_RECORDS SUPPLIED_.
===

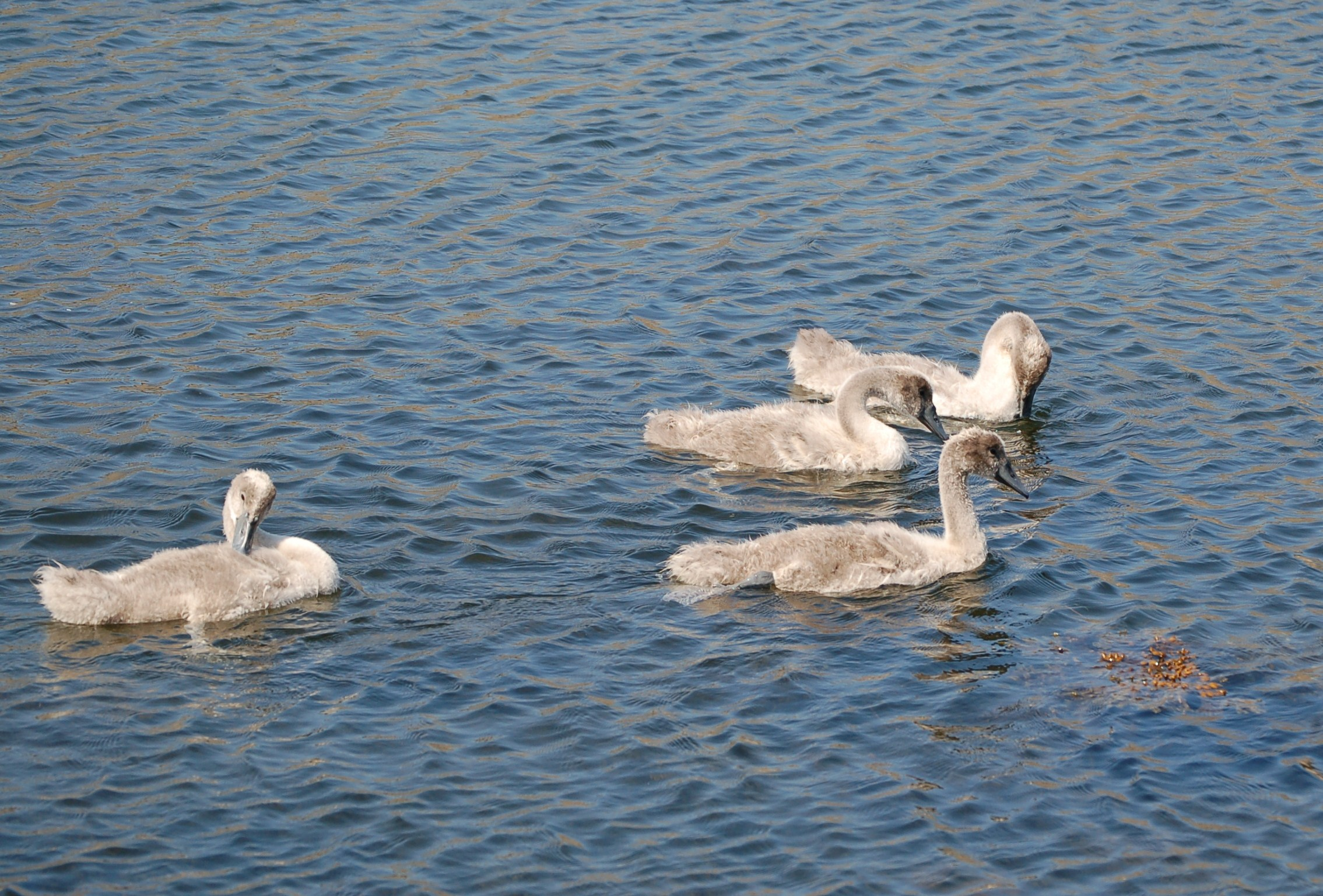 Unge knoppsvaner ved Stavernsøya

===

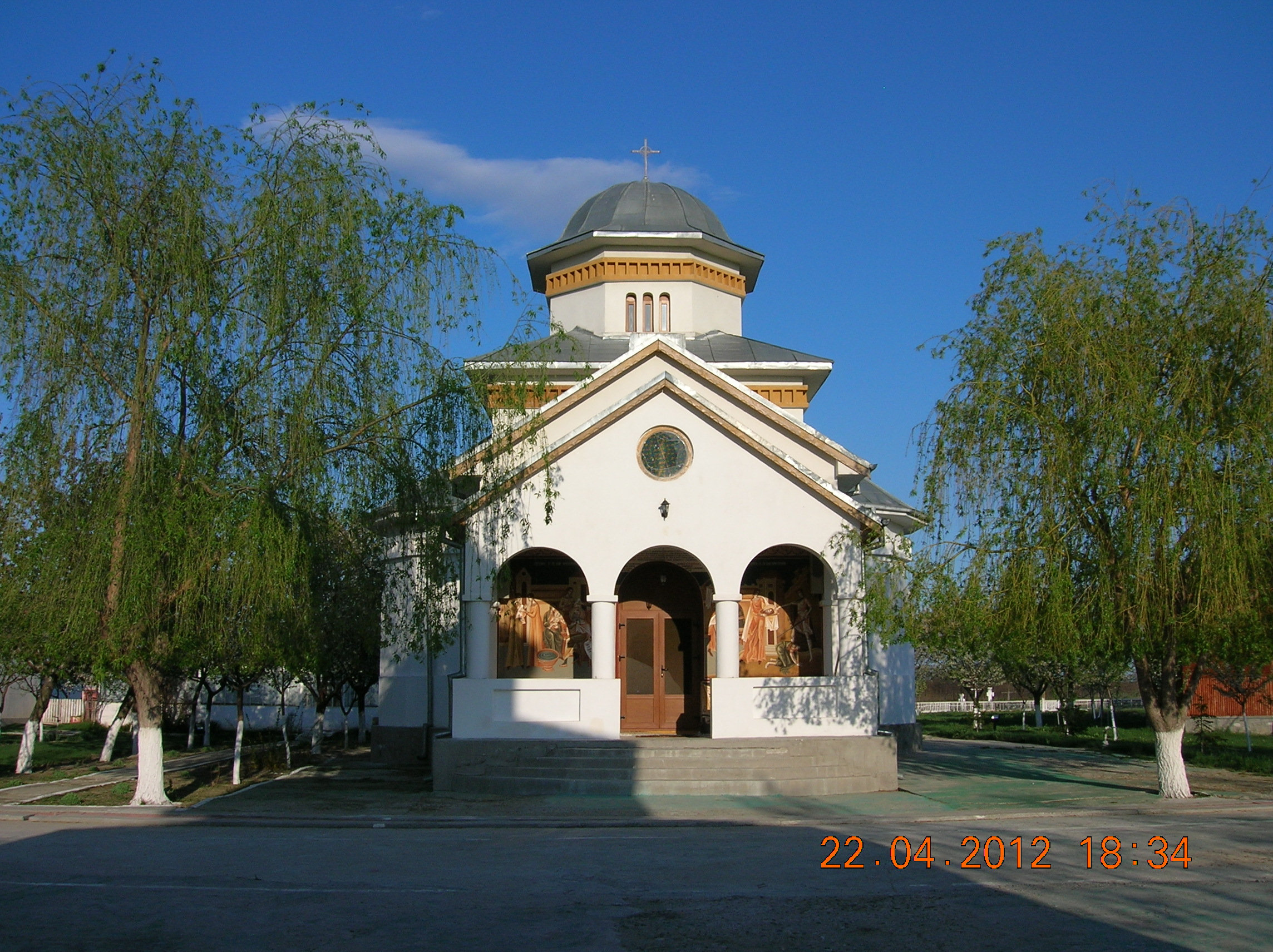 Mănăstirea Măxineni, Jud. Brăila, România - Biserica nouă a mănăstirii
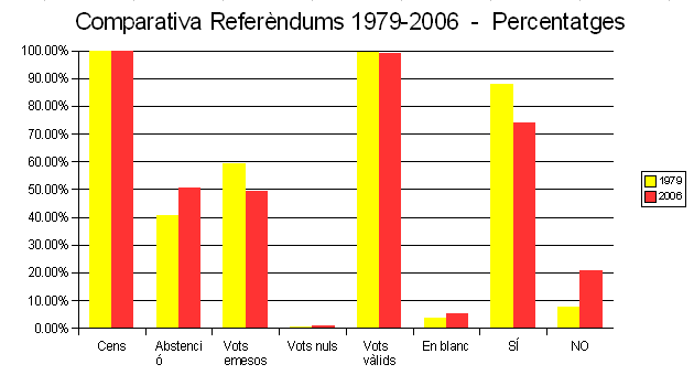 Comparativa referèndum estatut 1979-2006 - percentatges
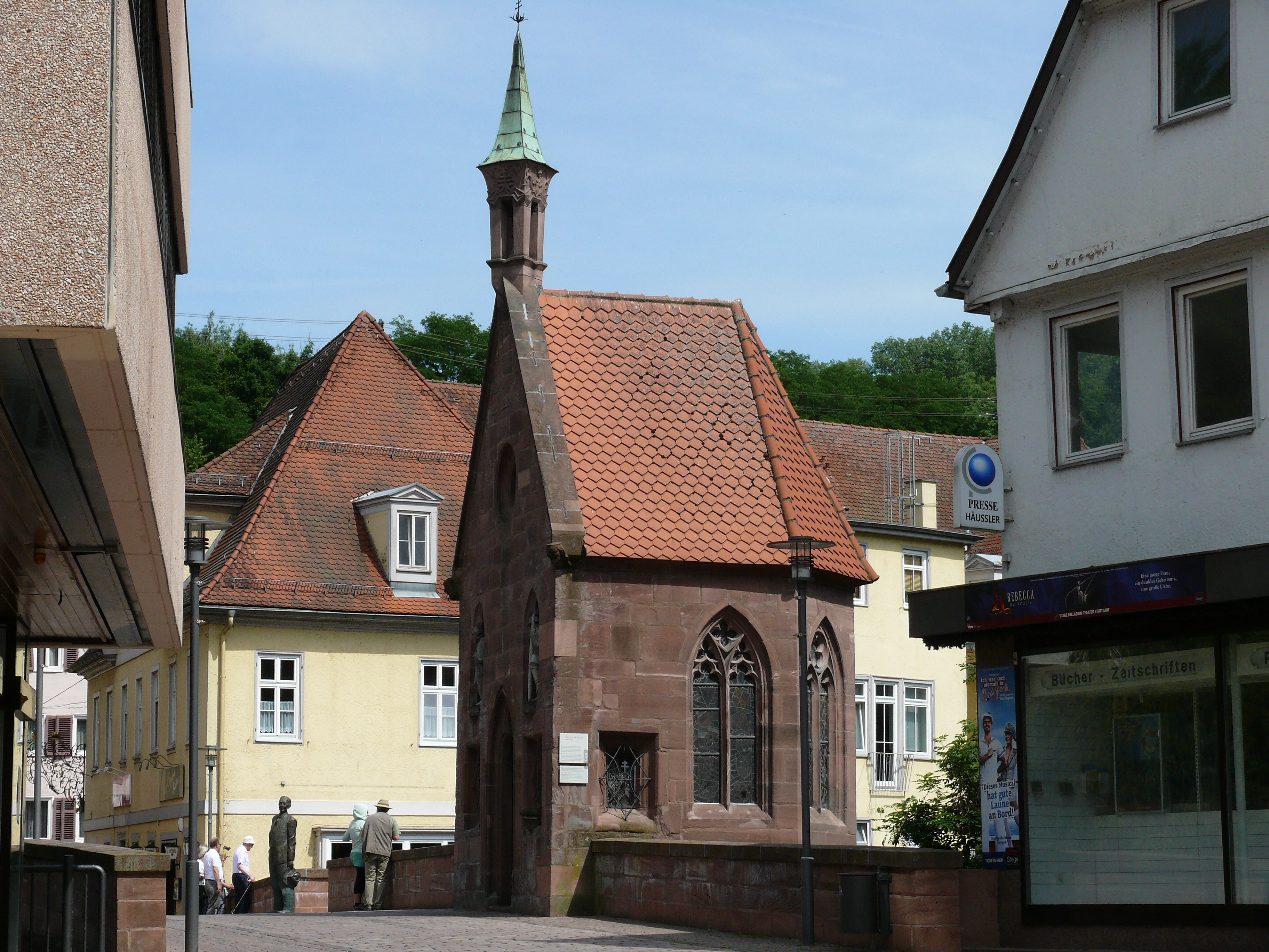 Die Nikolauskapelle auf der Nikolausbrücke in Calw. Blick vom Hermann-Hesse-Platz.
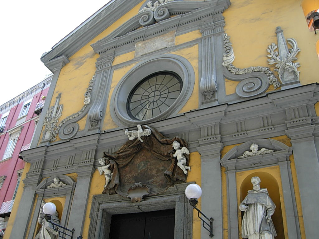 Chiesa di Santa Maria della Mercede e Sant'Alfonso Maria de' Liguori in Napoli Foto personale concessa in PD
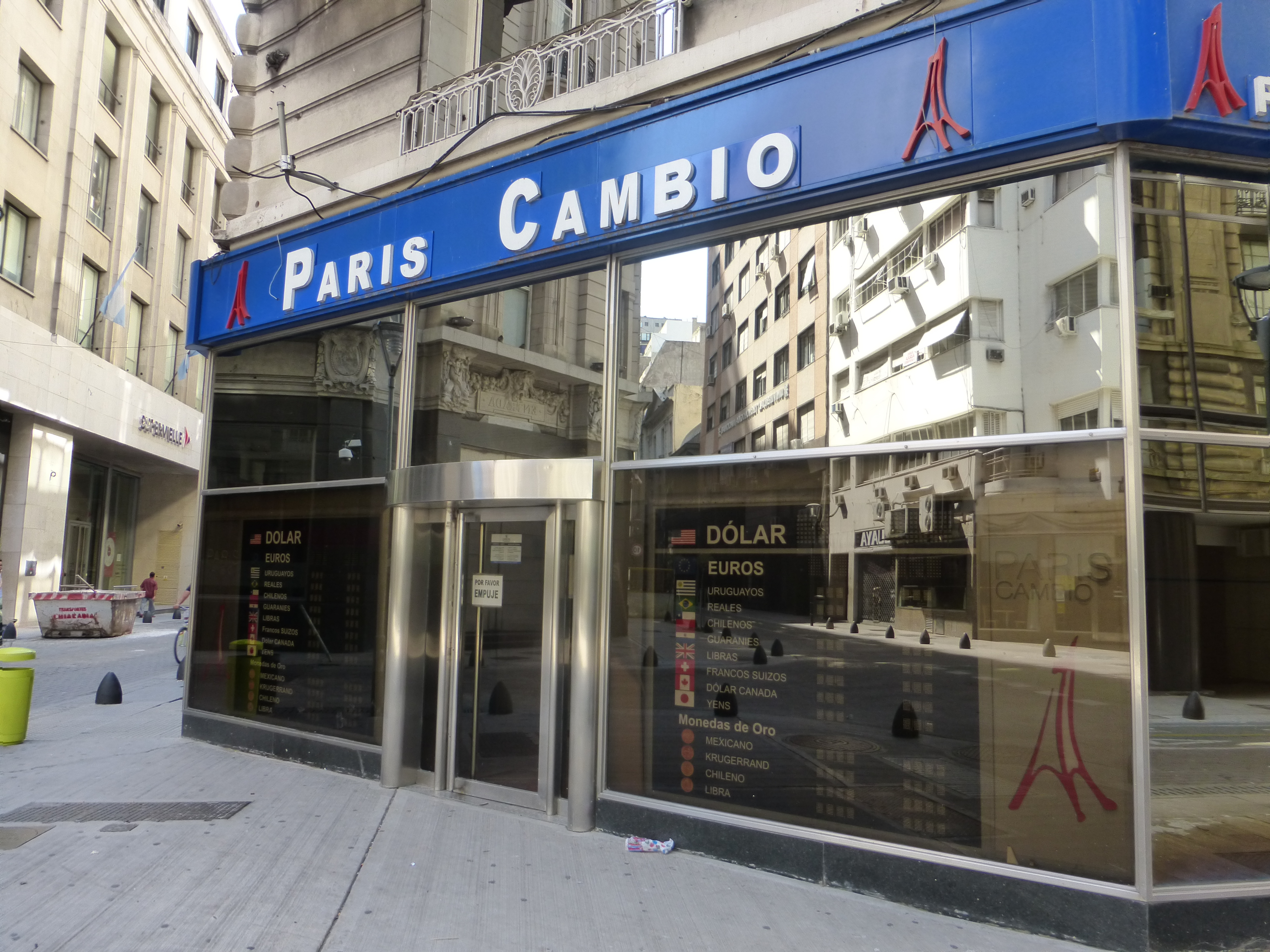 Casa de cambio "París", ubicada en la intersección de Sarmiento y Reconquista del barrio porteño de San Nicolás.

===

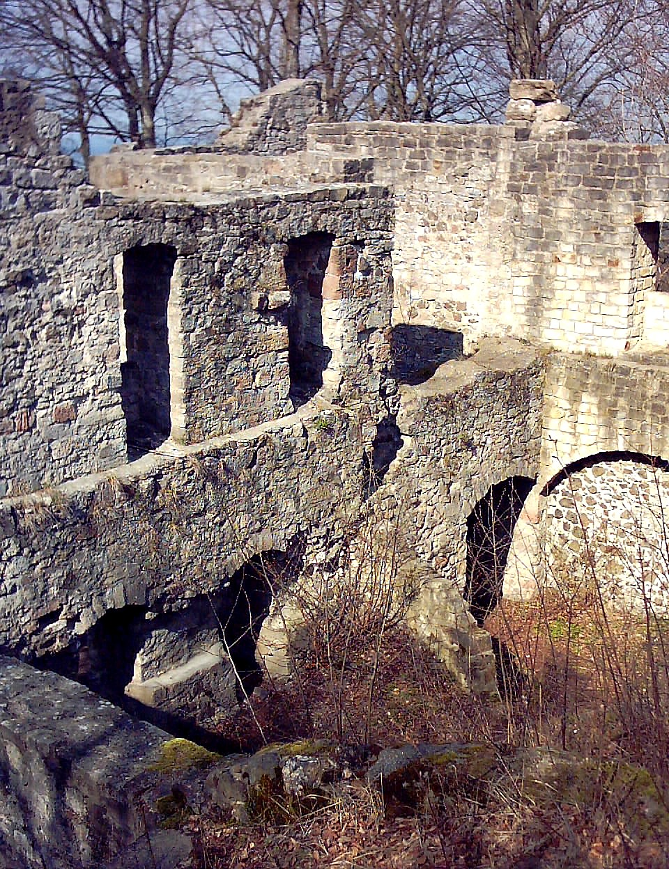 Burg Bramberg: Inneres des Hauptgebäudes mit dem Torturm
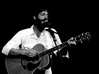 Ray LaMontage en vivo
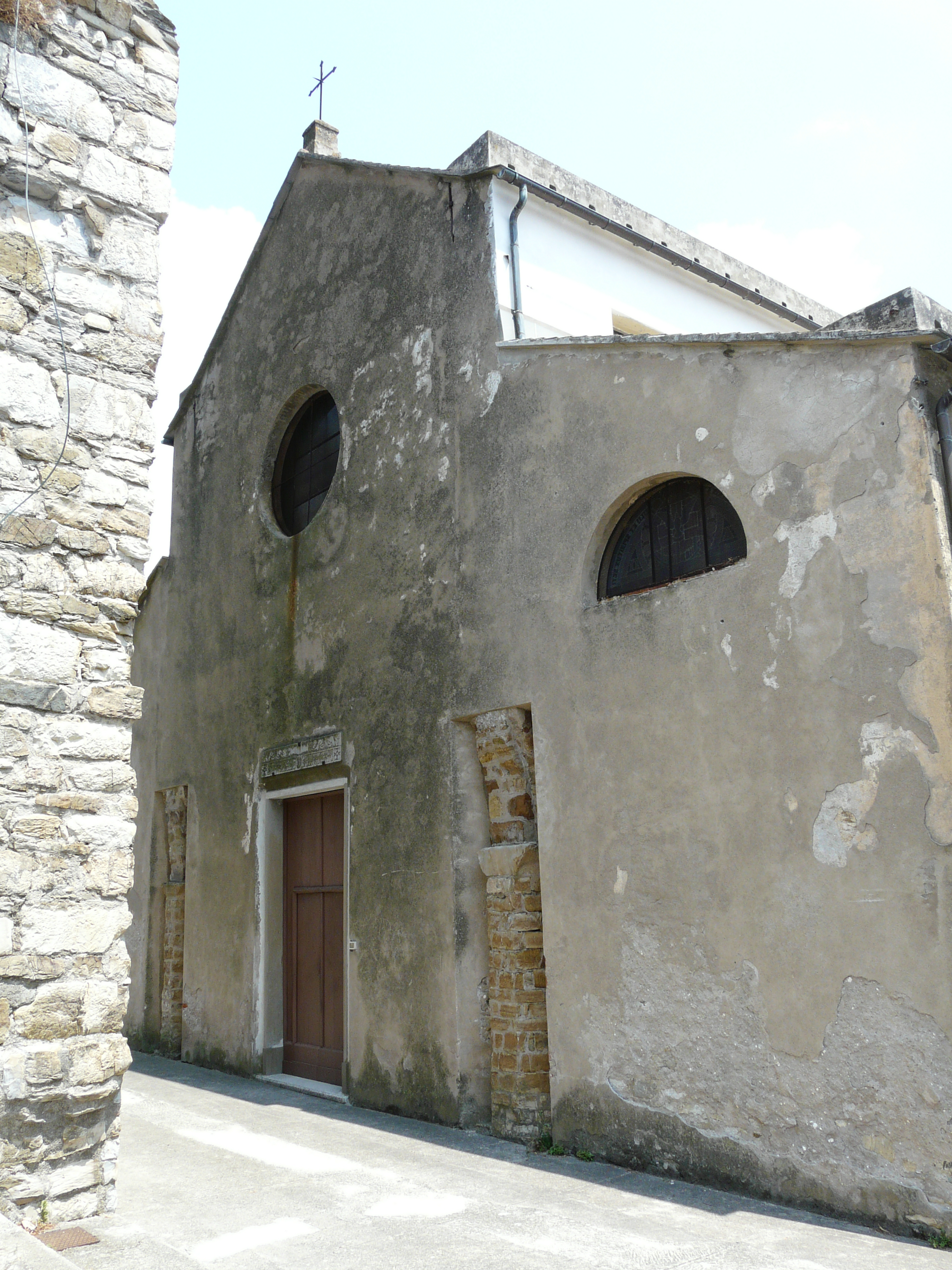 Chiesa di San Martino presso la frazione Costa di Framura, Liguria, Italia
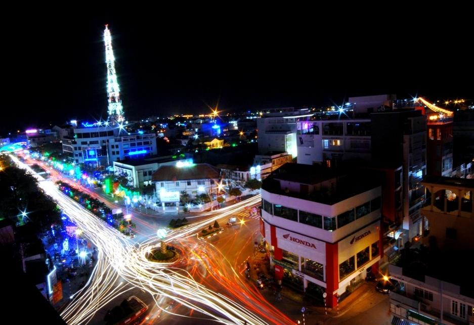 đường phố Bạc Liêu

===

_WORK TASK_. From the records above, copy only the lines running from the line containing "Comparativa referèndum estatut" to the line containing "Casa de cambio", both ends included. Leave the pictures out.

_EXERCISE RESULT_.
 Comparativa referèndum estatut 1979-2006 - percentatges
 Die Nikolauskapelle auf der Nikolausbrücke in Calw. Blick vom Hermann-Hesse-Platz.
 Chiesa di Santa Maria della Mercede e Sant'Alfonso Maria de' Liguori in Napoli Foto personale concessa in PD
 Casa de cambio "París", ubicada en la intersección de Sarmiento y Reconquista del barrio porteño de San Nicolás.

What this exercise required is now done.